Wednesday, 30 July 2008

In the Salle Richelieu


It was my second visit to the Comedie Francaise but my first evening performance. The play was Cyrano de Bergerac and I'd prepared myself by re-reading it in French. I didn't expect to follow every word at performance speed but reckoned I could get by with a decent knowledge of the text.

Before the play, we ate at a small bar-restaurant named after Ragueneau, the pastry-chef in the play. The internet site through which I found it claimed that the restaurant was on the site of the original patisserie but there was no attempt at "authentic" decor or recipes. However, there were quotations from the play in the menu and house wines from Bergerac.

The performance began at 8.30 - late by British standards. I wondered if everybody would be dressed up but, so far as I could tell, no-one in the audience had dressed to be seen or to show off their wealth. Parisiens take more care with their clothes but there was no great difference between theatre clothes and clothes for the office or metro. Nor was it evident - as it often is in British theatres - who would be sitting in which part of the theatre. The audience was a group of people united in their interest in the performance and that was all. It was much more relaxed than attending the theatre in Britain.

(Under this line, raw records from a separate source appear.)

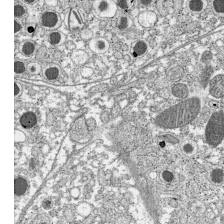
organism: C57BL Mouse
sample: Pancreatic islet
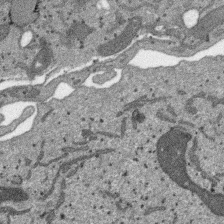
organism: Human
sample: Lung epithelial cells infected with SARS-CoV-2
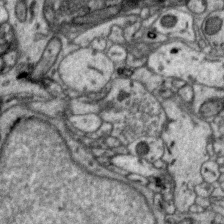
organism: Zebra finch
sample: Brain
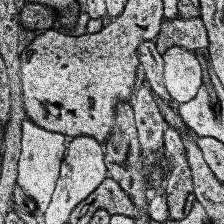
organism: Human
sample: Temporal Lobe
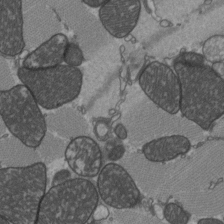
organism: C57BL Mouse
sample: Heart
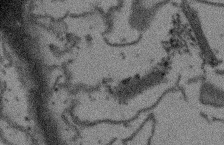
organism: Arabidopsis thaliana
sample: Root tip
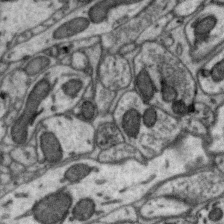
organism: Zebra finch
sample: Brain
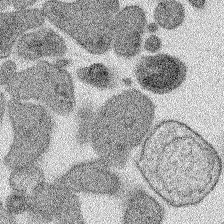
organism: Human
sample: HeLa cells
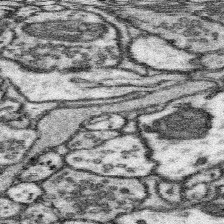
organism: Mouse
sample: Somatosensory cortex neuropil
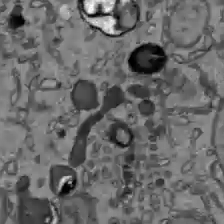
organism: C57BL Mouse
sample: Liver
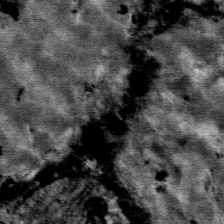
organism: Mouse
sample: Mouse Salivary gland
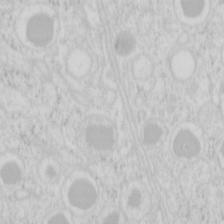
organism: Mouse
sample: Pancreas

The setting, however, was extravagant and luxurious - all white, red and gold with chandeliers. The bar was the grandest place of all but, in the interval, it was full of people drinking soft drinks from cans and water from bottles - the few wine-drinkers were in a small minority.

I'd splashed out on mid-price (26 euro) tickets, which bought seats in the centre of the front row of the first balcony. It gave an excellent view of the stage and was more comfortable than a seat at the side - and this mattered since the performance lasted nearly three and a half hours. I wanted to soak up every bit.

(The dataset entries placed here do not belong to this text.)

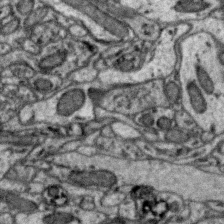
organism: Zebra finch
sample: Brain
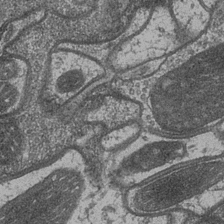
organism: Drosophila
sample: Optic medulla

I've written a little about the production elsewhere and it's hard to sum up my feelings, especially since the play came from a theatrical tradition with which I'm not entirely familiar. But Michel Vuillermoz was a magnificent Cyrano. He was less romantic than others I have seen and more comic - but in the end seemed the most credible too.

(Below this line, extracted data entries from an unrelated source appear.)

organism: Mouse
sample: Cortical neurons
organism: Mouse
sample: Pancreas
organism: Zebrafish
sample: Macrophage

Strangely, part-way through the performance, I noticed how white the cast was. (That hadn't, I think, been the case when I saw the Fables of Fontaine.) I don't know whether this was usual in France (though Peter Brook's productions suggest otherwise) or whether the cast just happened to be all white in this production. But it seemed strange in the light of my theatre-going in England - and not, I think, true to either period to which the production referred. The play even has a brief, one-line appearance by d'Artagnan, whose 19th century creator was not white.

There was a long succession of curtain calls and it was nearly midnight before we left the theatre. It was cool as we descended into the metro - still quite crowded. Even well after midnight the buses were running on time in the suburbs beyond the periphique.